*** Opening PROVIDED ENTRIES ***

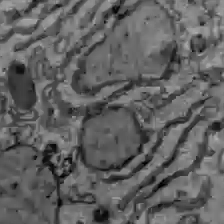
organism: C57BL Mouse
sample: Liver
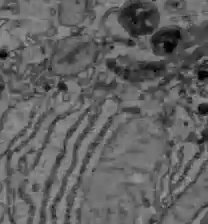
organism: C57BL Mouse
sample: Liver
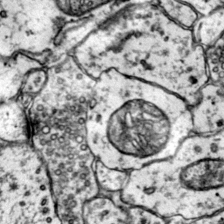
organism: Mouse
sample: Primary visual cortex
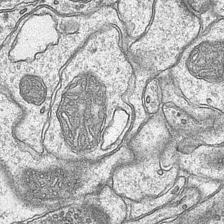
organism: Mouse
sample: CA1 Hippocampus
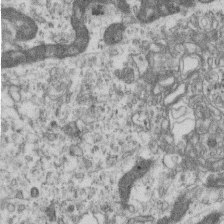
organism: Mouse
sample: Centriole in ependymal cells
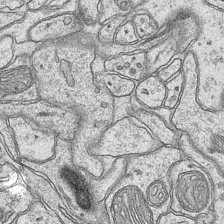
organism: Mouse
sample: CA1 Hippocampus
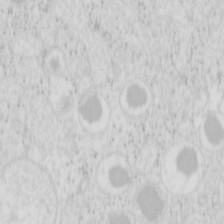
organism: Mouse
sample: Pancreas
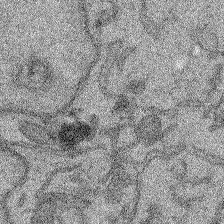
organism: Human
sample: HeLa cells
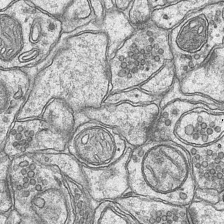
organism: Mouse
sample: CA1 Hippocampus
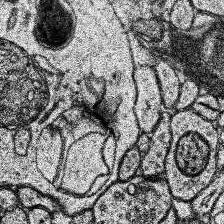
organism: Human
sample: Temporal Lobe
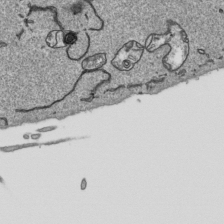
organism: Human
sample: Mitochondria in HCT116 cells
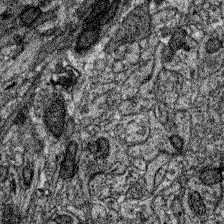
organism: Zebrafish
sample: Larval olfactory bulb
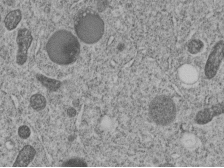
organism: C. elegans
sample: C. elegans embryo early stage
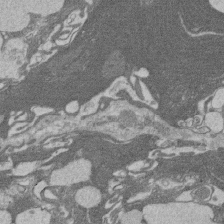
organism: Rat
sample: Salivary granule
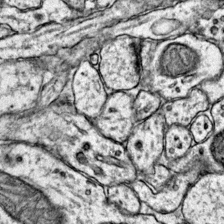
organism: Mouse
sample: Primary visual cortex
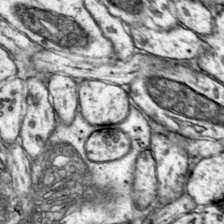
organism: Mouse
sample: Primary visual cortex
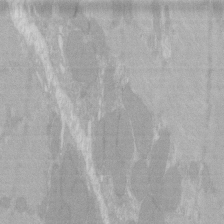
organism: C57BL Mouse
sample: Tibialis anterior muscle cell
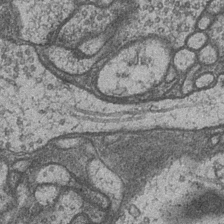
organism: Drosophila
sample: Optic medulla
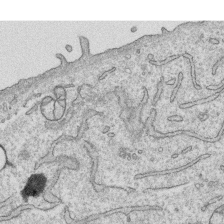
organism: Human
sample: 1205lu cells
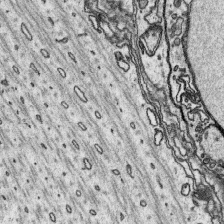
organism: Platynereis dumerilii
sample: Parapodia
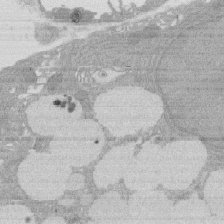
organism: Rat
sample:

*** Closing PROVIDED ENTRIES ***

## TASK
Exact repetition is the task: every line from the start of the data to the line with "sample: Temporal Lobe", inclusive, and none after it, pictures omitted.

## ANSWER BOX
organism: C57BL Mouse
sample: Liver
organism: C57BL Mouse
sample: Liver
organism: Mouse
sample: Primary visual cortex
organism: Mouse
sample: CA1 Hippocampus
organism: Mouse
sample: Centriole in ependymal cells
organism: Mouse
sample: CA1 Hippocampus
organism: Mouse
sample: Pancreas
organism: Human
sample: HeLa cells
organism: Mouse
sample: CA1 Hippocampus
organism: Human
sample: Temporal Lobe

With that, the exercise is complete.